**Problem description:** Transcribe the whole listing below without changing a word, but leave out every image.

**Data below:**

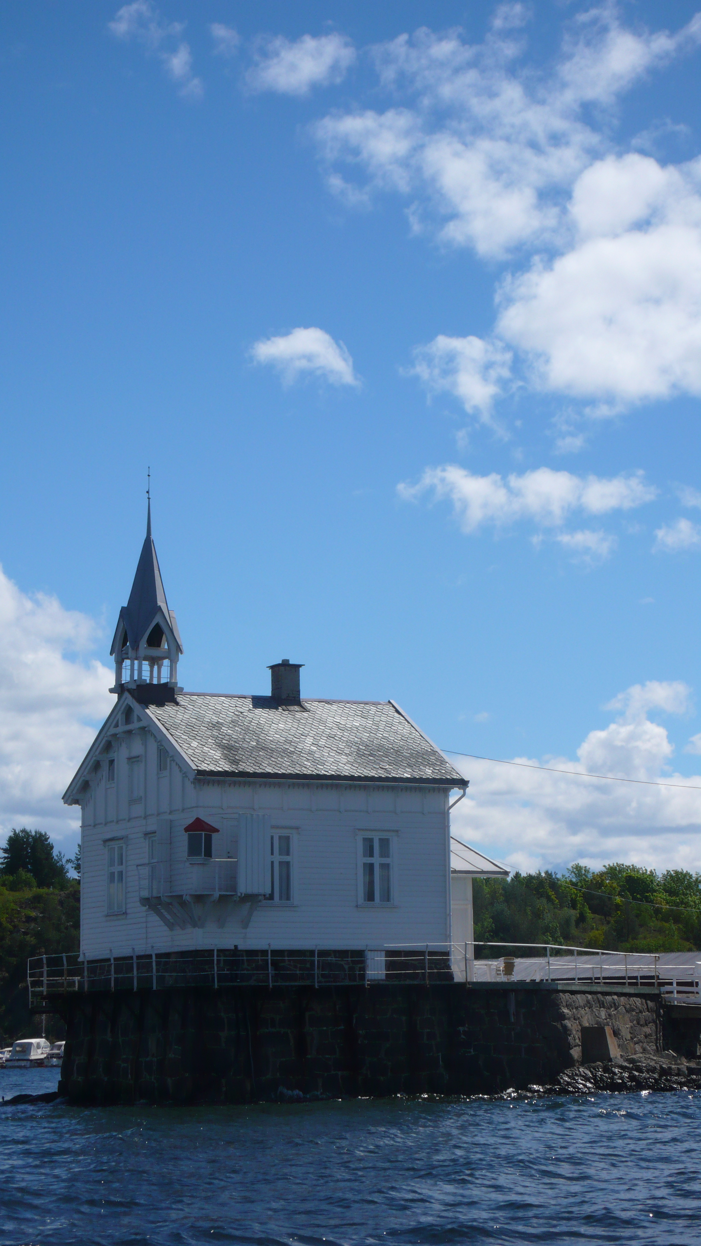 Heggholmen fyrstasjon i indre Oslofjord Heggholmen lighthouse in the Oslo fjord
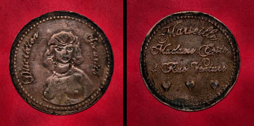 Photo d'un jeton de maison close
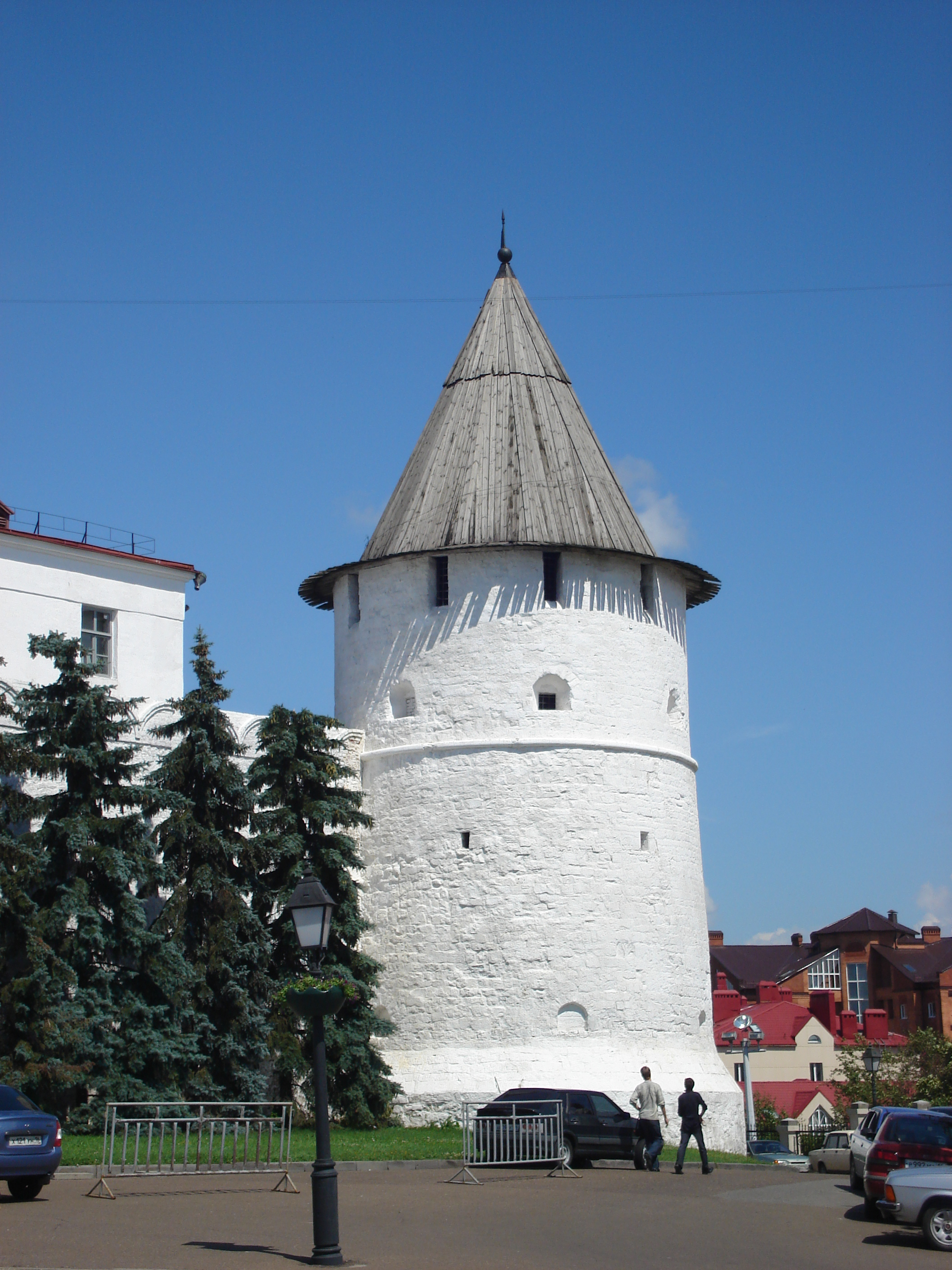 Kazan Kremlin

**Written response:**
 Heggholmen fyrstasjon i indre Oslofjord Heggholmen lighthouse in the Oslo fjord
 Photo d'un jeton de maison close
 Kazan Kremlin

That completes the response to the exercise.